A proposta de anistia para os condenados pelos atos golpistas tem sido um dos temas mais sensíveis do debate político nacional, dividindo opiniões entre setores da direita, que defendem revisão das penas, e grupos que consideram a medida uma tentativa de relativizar ataques à democracia.

Críticas ao governo Lula e discurso sobre segurança

Durante a entrevista, Caiado também intensificou as críticas ao presidente Luiz Inácio Lula da Silva (PT), associando a eleição presidencial ao rumo político e institucional do país nas próximas décadas. Para o governador goiano, o próximo presidente terá papel decisivo na definição do modelo político e econômico brasileiro.

“O próximo presidente da República vai definir o rumo do Brasil nos próximos 20 anos”, afirmou.

Caiado ainda utilizou o tema da segurança pública para atacar o governo federal. Ele mencionou o debate internacional sobre a classificação de facções criminosas brasileiras como organizações terroristas e criticou a postura do governo diante da questão.

Segundo o governador, grupos como o Primeiro Comando da Capital (PCC) e o Comando Vermelho (CV) deveriam ser tratados formalmente como organizações terroristas. Na avaliação dele, o governo Lula não estaria reagindo de forma adequada à expansão dessas facções.

Em tom duro, Caiado chegou a afirmar que o presidente “se postou como embaixador das facções”, acusação que reforça o clima de polarização política que deve marcar a disputa eleitoral.

Pesquisas “contaminadas” pelo 8 de Janeiro

Ao falar sobre a corrida presidencial, Caiado relativizou os resultados das pesquisas de intenção de voto divulgadas até o momento. Para ele, os levantamentos ainda refletem os impactos políticos e emocionais do episódio de janeiro de 2023.

Na visão do governador, o verdadeiro debate eleitoral ainda não começou.

Ele argumenta que as pesquisas estão “contaminadas” pelo episódio e que o cenário deve mudar significativamente quando a campanha entrar oficialmente em curso.

Disputa interna no PSD

Apesar do discurso cada vez mais enfático, Caiado ainda não é o candidato oficial do Partido Social Democrático (PSD) à Presidência. A legenda mantém uma disputa interna entre três governadores.

Além do chefe do Executivo goiano, também disputam a indicação:

  • Eduardo Leite, governador do Rio Grande do Sul

  • Ratinho Junior, governador do Paraná

A decisão sobre qual deles representará o partido na corrida ao Planalto deverá ocorrer até 31 de março, prazo antecipado pela direção nacional da sigla.

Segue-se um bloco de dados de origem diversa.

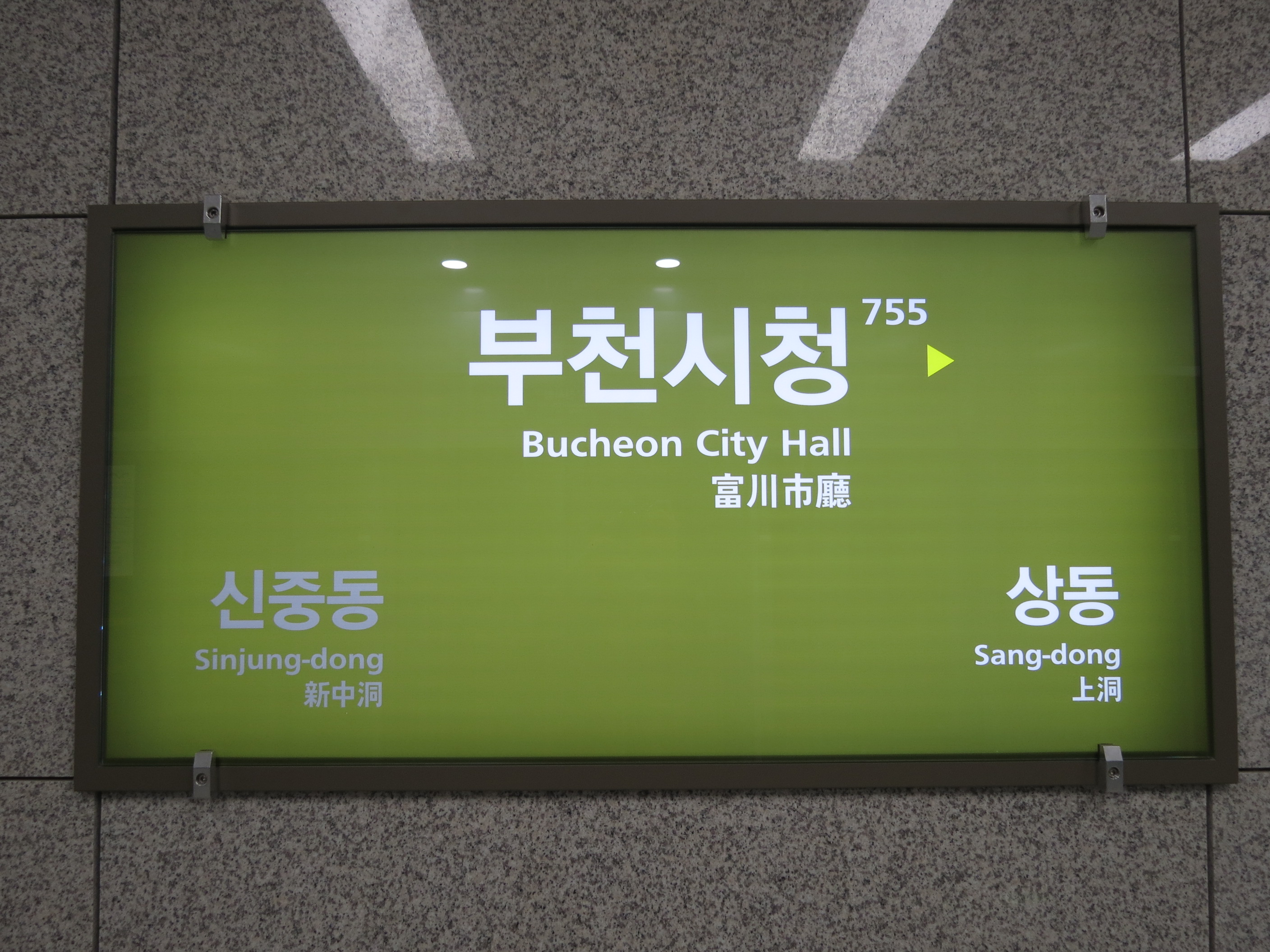 부천시청역의 역명판

O presidente do partido, Gilberto Kassab, confirmou a mudança do calendário após um evento do Conselho Político e Social (COPS) da Associação Comercial de São Paulo (ACSP), realizado na capital paulista. A definição originalmente estava prevista para ocorrer até 15 de abril.

Durante o encontro, os três pré-candidatos apresentaram propostas e visões econômicas a empresários e representantes de entidades comerciais.

Declaração bem-humorada de Kassab

Nos bastidores da política, Kassab chegou a fazer uma declaração que chamou atenção pela forma inusitada ao comentar a possibilidade de o partido não lançar candidato próprio.

Segundo ele, isso só ocorreria em uma circunstância extrema.

“Só não teremos candidato se cair um helicóptero com os três”, disse o dirigente. Em seguida, completou em tom de brincadeira: “Como não vai cair, a chance é zero”.

Eleição pode redefinir alianças

O movimento de Caiado ocorre em um momento em que partidos de centro buscam espaço entre os dois principais polos políticos do país. O PSD, uma das maiores bancadas do Congresso Nacional, tenta construir uma candidatura competitiva que possa dialogar com diferentes setores do eleitorado.

Ao defender anistia aos condenados do 8 de janeiro e intensificar críticas ao governo federal, Caiado sinaliza que pretende disputar votos no campo da direita e do conservadorismo — espaço hoje fortemente influenciado por lideranças ligadas ao bolsonarismo.

Nos próximos meses, a definição do candidato do PSD e a formação de alianças partidárias devem começar a desenhar o mapa político da eleição presidencial, considerada por diversos analistas como uma das mais importantes desde a redemocratização do país.